Ensuite, la confidentialité de l’écrit du juriste d’entreprise ne sera pas applicable lorsque ce dernier participe, encourage ou facilite la commission d’une infraction.

De plus, en cas de soupçon par les autorités de contrôle, une procédure spécifique de mainlevée de la confidentialité a été prévue, dans le respect des droits de la défense.

J’ajoute que les domaines du droit pénal et du droit fiscal sont exclus du champ d’application de cette proposition de loi.

Ce texte ne crée pas non plus une nouvelle profession réglementée, qui concurrencerait la profession d’avocat. La confidentialité des avis des juristes d’entreprise ne doit pas être confondue avec le secret professionnel des avocats, qui n’a pas le même objet ni n’est soumis au même régime.

La confidentialité n’est pas un secret absolu lié à la qualité de juriste d’entreprise in personam : elle est une protection in rem, liée à un avis spécifique, identifié et traçable. En d’autres termes, il s’agit d’une protection des avis et non des personnes.

Enfin, par cette proposition de loi, nous entendons offrir un cadre juridique compétitif aux entreprises françaises – c’est fondamental ! Applicable, sous diverses formes, en Belgique, au Royaume-Uni, aux États-Unis et dans dix-sept des trente-trois pays membres de l’OCDE, la confidentialité des consultations juridiques des juristes d’entreprise est une arme essentielle en matière d’attractivité économique.

Si la France souhaite disposer de juristes d’entreprise de plein exercice, elle doit à son tour leur reconnaître cette prérogative. L’adoption de ce texte évitera l’installation de services juridiques offshore et constituera une réponse beaucoup plus efficace que les lois de blocage aux injonctions extraterritoriales inadmissibles des juges étrangers, notamment américains.

Je l’ai vécu ! J’ai entendu un juge dire, après avoir engagé une procédure d’injonction de produire tel ou tel document, que s’il avait existé une loi sur la confidentialité il n’aurait pas prononcé une telle ordonnance.

Il convient de placer le droit français à l’avant-garde et d’inspirer les futurs textes européens qui ne manqueront pas d’être adoptés dans les domaines que j’ai cités.

Je tiens à affirmer, car certains ont prétendu le contraire, que la confidentialité française n’est absolument pas en contradiction avec les textes européens. En effet, elle s’appuie sur le principe d’autonomie procédurale des États membres et ne s’oppose aucunement au principe de primauté du droit européen en cas d’enquête européenne.
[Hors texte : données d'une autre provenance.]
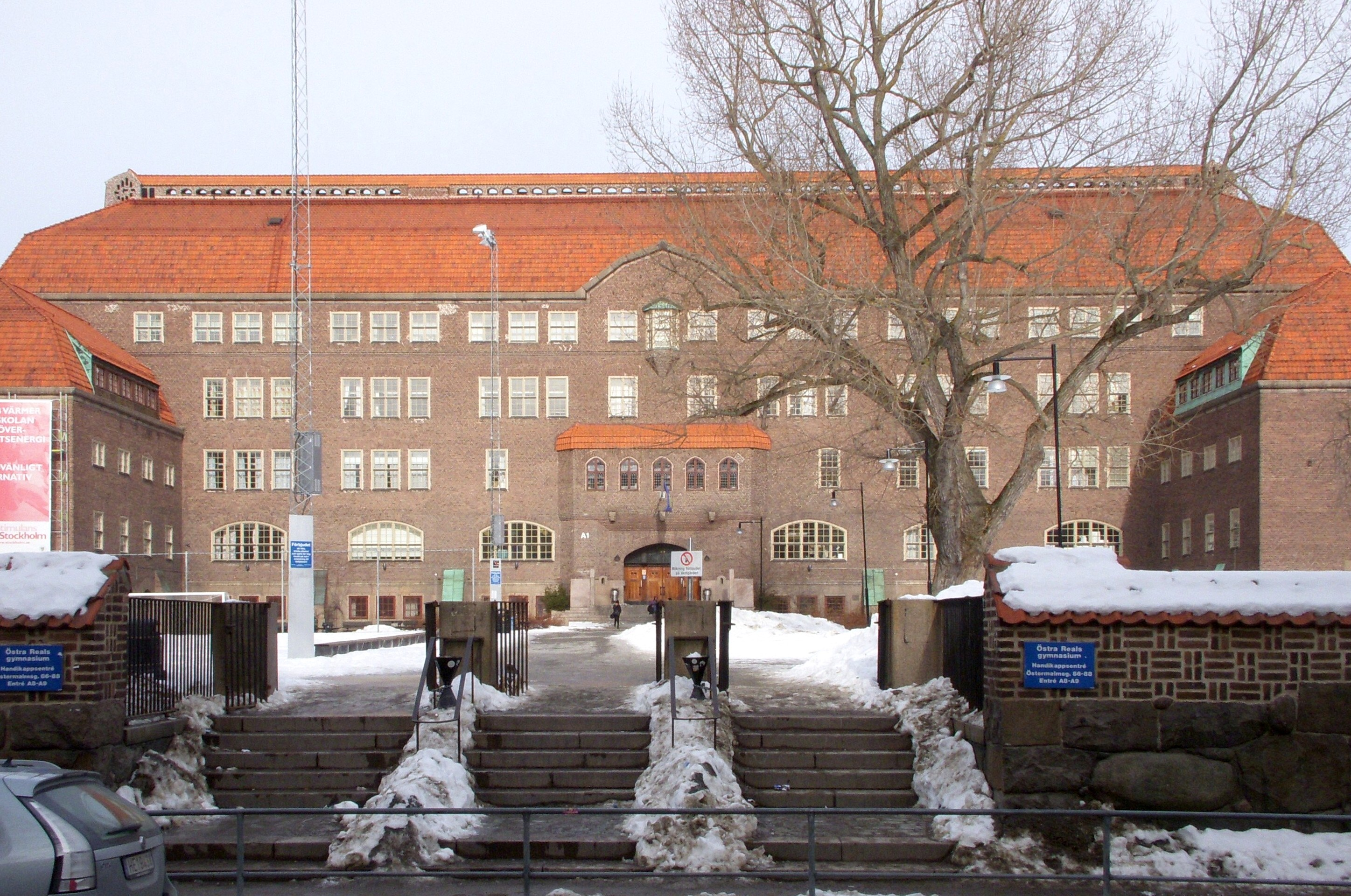 Östra Real, fasad mot Karlavägen
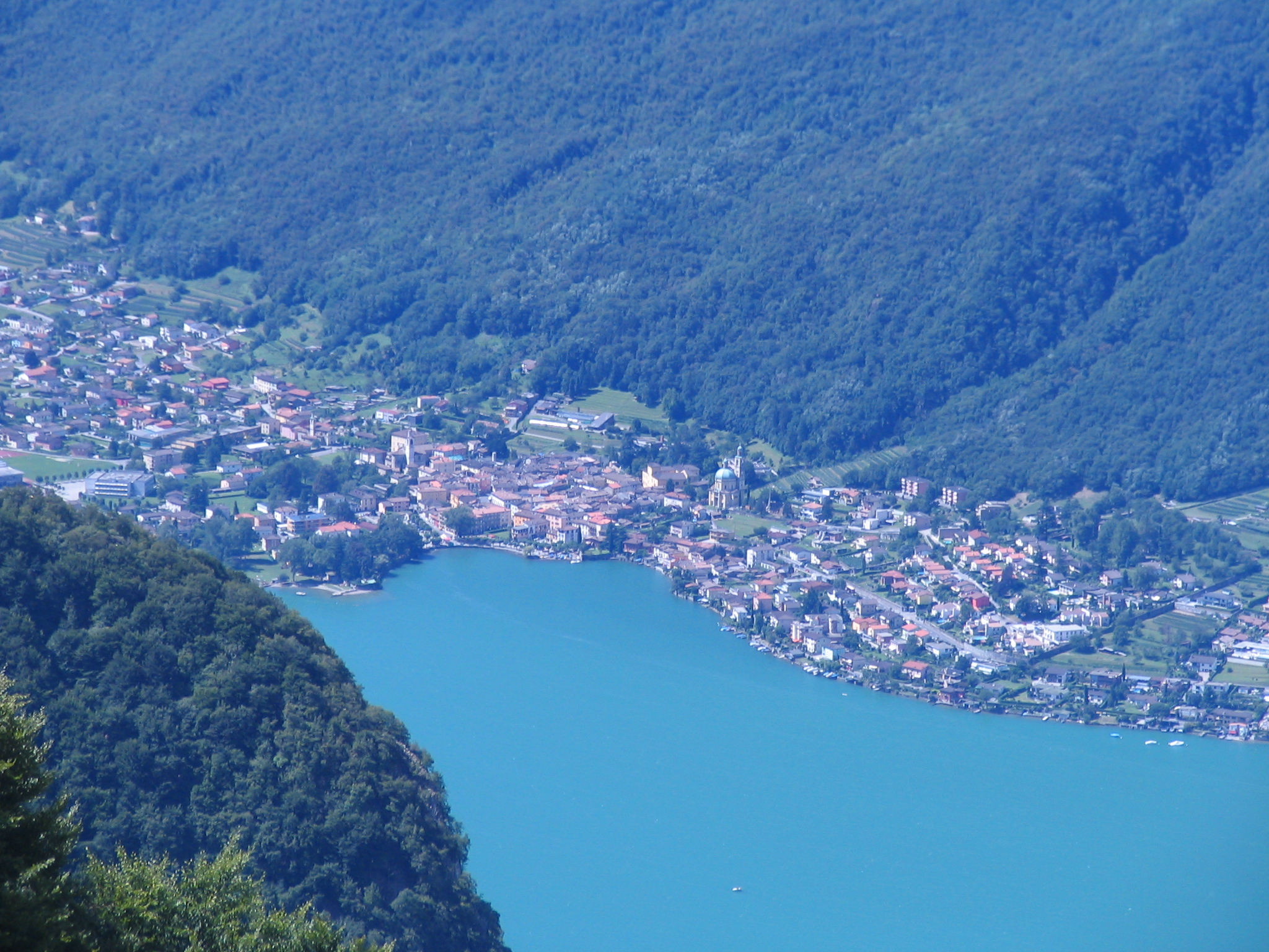 Riva San Vitale und der Lago di Lugano (Schweiz) vom Monte Generoso aus gesehen

En définitive, loin d’avoir à craindre je ne sais quelle concurrence nouvelle, les avocats français peuvent se féliciter que ce texte leur ouvre de nouveaux marchés.

Avec cette proposition de loi, nous allons de l’avant : il n’y a aucune crainte à avoir. Il faut y aller, pour nos juristes, pour nos entreprises et pour notre droit !

Je souhaiterais remercier Mme la rapporteure et tous les membres de la commission des lois, qui ont participé avec ardeur à ces travaux très intéressants, ainsi que l’ensemble de mes collègues.

Je remercie également mon confrère, maître Francis Szpiner – nous avons eu des explications à plusieurs reprises –, même si l’on ne peut pas le convaincre facilement.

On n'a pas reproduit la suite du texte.